While the legislator has extended the number of parties likely to be held liable in the event of the sudden termination of business relations, he has also significantly limited the cases in which the party at the origin of the termination may be held liable. Indeed, this article now provides that an 18-month notice period would allow businesses to avoid liability. This period is presented as a maximum, beyond which it will no longer be possible to hold the party at the origin of the termination liable. This exemption from liability if the parties comply with an 18-month notice period is intended to apply, regardless of the duration of the business relations. This is particularly interesting in the scope of very long business relations, as until now companies faced a risk of having to comply with a notice period of more than 18 months.

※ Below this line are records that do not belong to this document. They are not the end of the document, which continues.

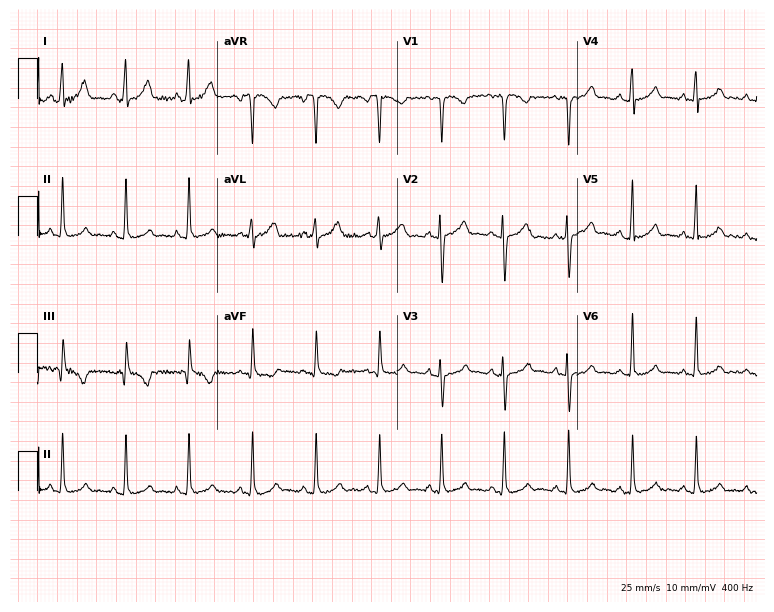
Resting 12-lead electrocardiogram. Patient: a woman, 25 years old. Read as a normal ECG.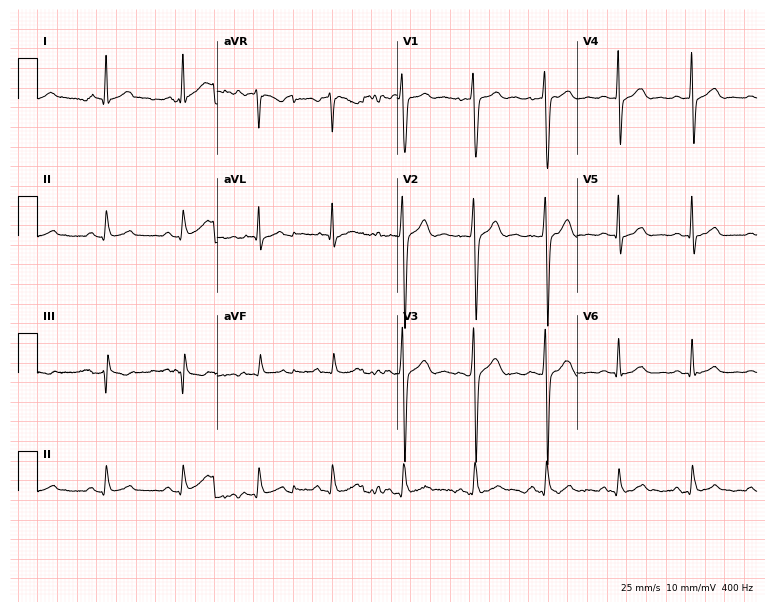
ECG — a male patient, 47 years old. Labelled as a normal ECG.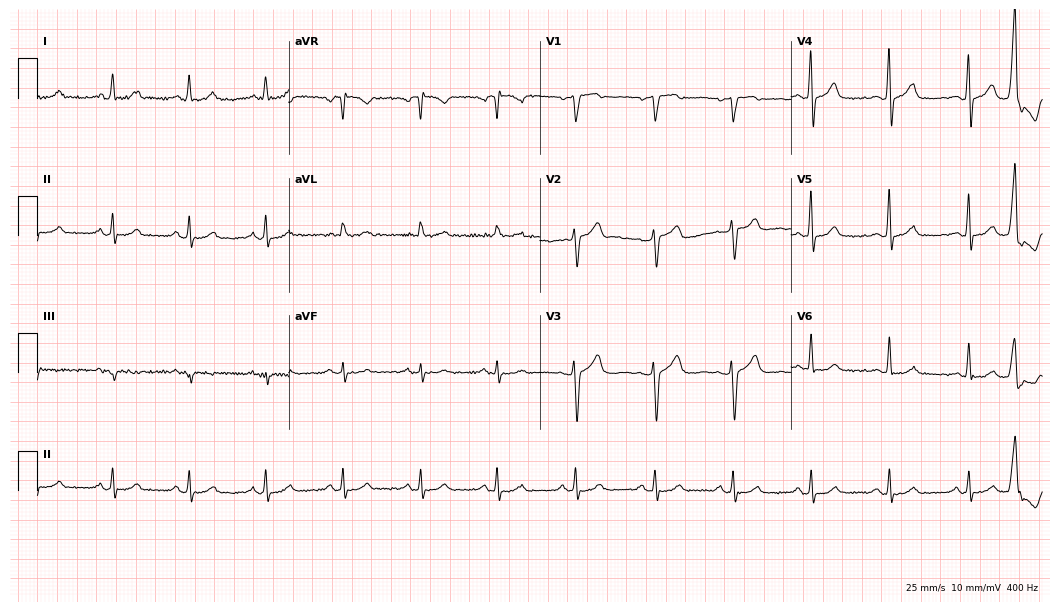
Electrocardiogram (10.2-second recording at 400 Hz), a 48-year-old female patient. Overall reading on record: normal ECG.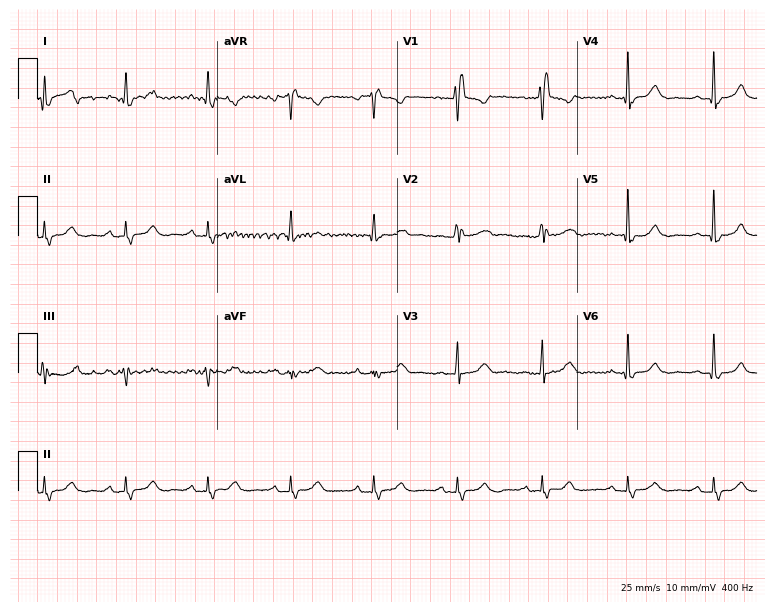
Resting 12-lead electrocardiogram. Patient: a 56-year-old female. The tracing shows right bundle branch block.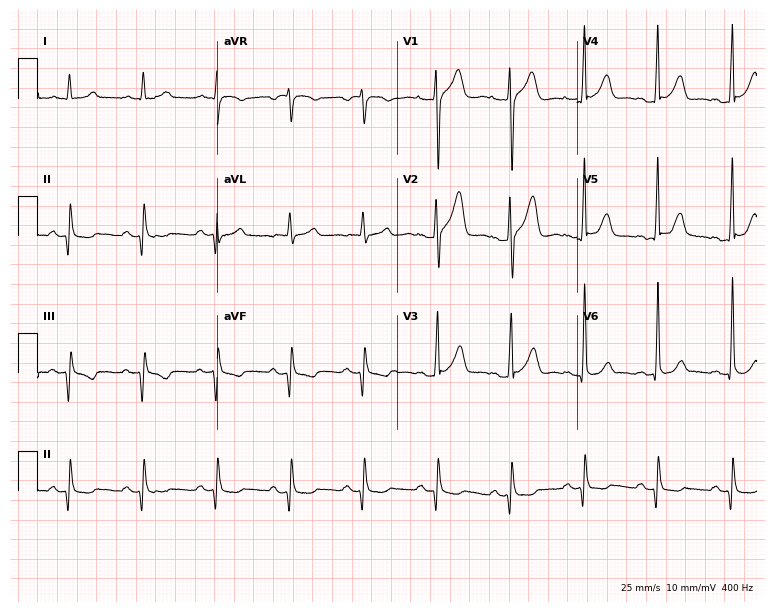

While such an evolution can be welcomed as it will certainly have the effect of facilitating the amicable settlement of disputes that may arise in the event of the termination of business relations, there is a risk that this cap will be analysed as a reference period with no more case-by-case analysis of the economic dependency and the duration of the business relations to determine if a shorter period would be more reasonable. This reform aims at making France more attractive to foreign investments by limiting the legal uncertainty around the enforcement of contractual provisions, which is a positive step. However, it must not become the ground for automatic liability should less than 18 months be applied as a notice period by a foreign company to a French one.

Conclusion

In addition to the rules on the sudden termination of business relations, which have undergone major changes, Order 2019-359 of April 24, 2019, has also led to a number of changes, in particular with regard to the control of significant imbalance in business relations. Indeed, Title IV of Book IV of the French Commercial Code codifies the ability for a professional victim of significant imbalance to request the nullity of unlawful clauses or contracts and to request the restitution of undue advantages.

While this order is not revolutionary, the changes it brings about raise a number of questions, particularly with regard to their application over time and their understanding by the courts. We can therefore only advise companies doing business in France to stay prudent and not to assume that French courts will enforce the contract as it is. Their will to protect French small businesses is stronger than their will to protect the binding effect of contracts.